Jackson | Birthplace of the Republican Party
While it’s also known as The Rose City, Jackson, which was founded in 1829 and named for President Andrew Jackson, was also known for many years as the Birthplace of the Republican Party.
The city got its name because politicians met there to argue against the expansion of slavery in 1854. The city’s importance to the Republican Party is commemorated with a plaque at Under the Oaks City Park.
Today, Ripon, Wisconsin is recognized as the GOP’s birthplace, but Jackson’s park and plaque are said to have been visited by Republican presidents.
Kalamazoo | Celery City
The county seat of Kalamazoo County is also known by some as the Mall City, Kzoo, and The Zoo and has been the site of many areas of production, including cigars, automobiles, and windmills.
It was also once a center of celery production, where the “white” or “yellow” celery was cultivated for its sweet taste and said to be a cure-all for stomach disorders and many other ailments.
By the 1870s, Kalamazoo was the second-biggest shipper of celery in the state, and, in the 1920s, many celery packing plants arose for year-round shipment. Various factors led to the death of the industry there before the city became known as Mall City.
Marquette | Queen City of the North
Many cities around the nation as known as Queen City, but Marquette gets the distinction of being the Queen City of the North. As a major port in the Upper Peninsula, Marquette is known as the Queen City because it is a center of industry.
Michiganders and out-of-town visitors alike love Marquette for its picturesque buildings and many industries, which include lumbering, mining, and manufacturing.
Marquette offers something for visitors young and old with its quaint shops, scenic parks, and lakeside views.
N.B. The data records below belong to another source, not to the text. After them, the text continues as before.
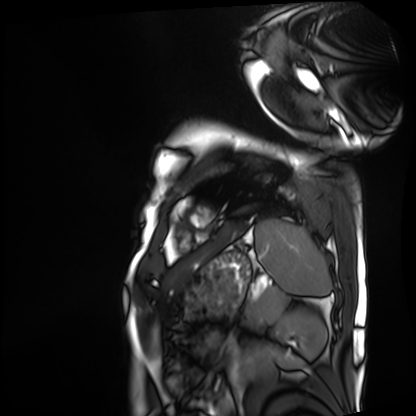
Case:
* modality · cardiac MRI
* subject group · patient
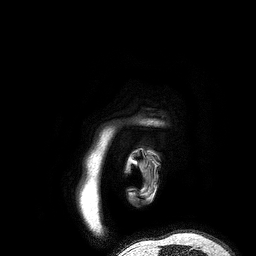
* modality: 3 Tesla brain MRI
* series: 3D T1-weighted turbo field echo
* study: ring-enhancing brain masses
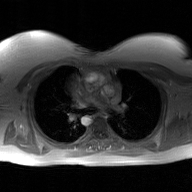
<scan>
  <modality>
    <type>2D phase-contrast cine MRI</type>
    <region>ascending aorta</region>
    <reconstruction>GAN super-resolution reconstruction</reconstruction>
  </modality>
</scan>
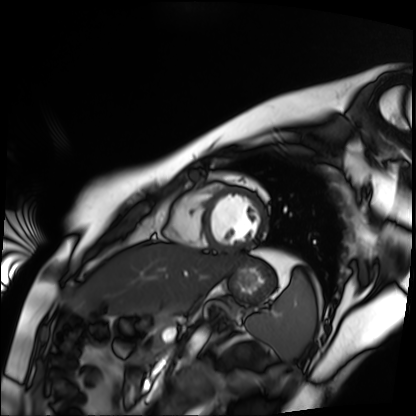
modality=cardiac MR image of the myocardium
subject cohort=healthy volunteer
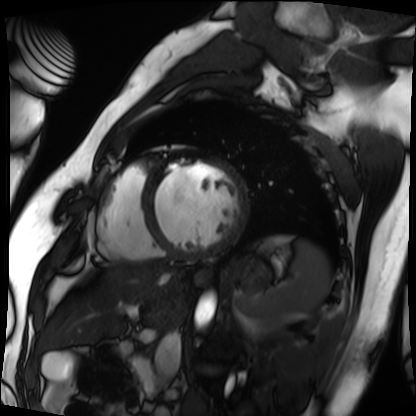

It’s also one of the best sports to spend a weekend in the UP.
Mesick | Mushroom Capital of the World
The hunt for morel mushrooms is one that hundreds of Michiganders look forward to each year. These mushrooms are prized for their nutty taste and meaty texture, and some folks just love the thrill of the hunt.
An abundance of these mushrooms can be found in Mesick and eager hunters travel there each year in hopes of getting some.
Mesick is also the home of the Mesick Mushroom Festival, which has been going strong for more than 60 years. Each May, festivalgoers flock there for a mushroom hunt, games, a market, and much more.
Newberry | Moose Capital of Michigan
Located in the eastern UP, Newberry is surrounded by natural beauty, including lush forests, and is close to Tahquamenon Falls.
It was designated as the Moose Capital of Michigan by the Michigan Legislature because there have been more sightings of these majestic beasts in Luce County than anywhere else in the state.
The Michigan DNR estimates there are more than 400 moose in Michigan and a trip to or from Newberry may just net a peak at a wild moose in the Mitten State. Visitors can also get a look at black bears up close at Oswald’s Bear Ranch.
Onaway | Sturgeon Capital of Michigan
In Northeast Michigan, Onaway is known as the state’s sturgeon capital because there is a rearing facility for lake sturgeon on the nearby Black River. The bony, ancient fish eventually migrate to the Cheboygan River and then to Lake Huron.
The sturgeon fishing season on Black River each February is a popular event for fishing enthusiasts, who try their luck fishing for this prized catch.
The Michigan Department of Natural Resources sets strict limits for the number of fish caught and the one-day season can last anywhere from 45 minutes to several hours.
Pellston | Icebox of the Nation
Though some places in the Upper Peninsula get dozens of feet of snow each year, the small northern Michigan village of Pellston gets the distinction of being the Icebox of the Nation.
Pellston’s temperatures during the winter rival towns in Colorado and Minnesota as some of the coldest and the town typically records sub-zero temperatures for at least 40 days during wintertime.
Pellston sits in a sand basin between two ranges of hills and cold air tends to gather there as daytime cloud cover disperses and drives away heat.
Pinconning | Cheese Capital of Michigan
Pinconning is known as the Cheese Capital of Michigan because it produces rich, delectable Pinconning cheese.
The cheese, which is a Colby-style cheese, was invented by Daniel Horn in 1915, and products made today follow Horn’s original recipe. Michiganders love it for its levels of sharpness, which range from medium and mild to extra sharp and super sharp.
It’s the perfect addition to dishes like macaroni and cheese and can also be ordered as cheese curds.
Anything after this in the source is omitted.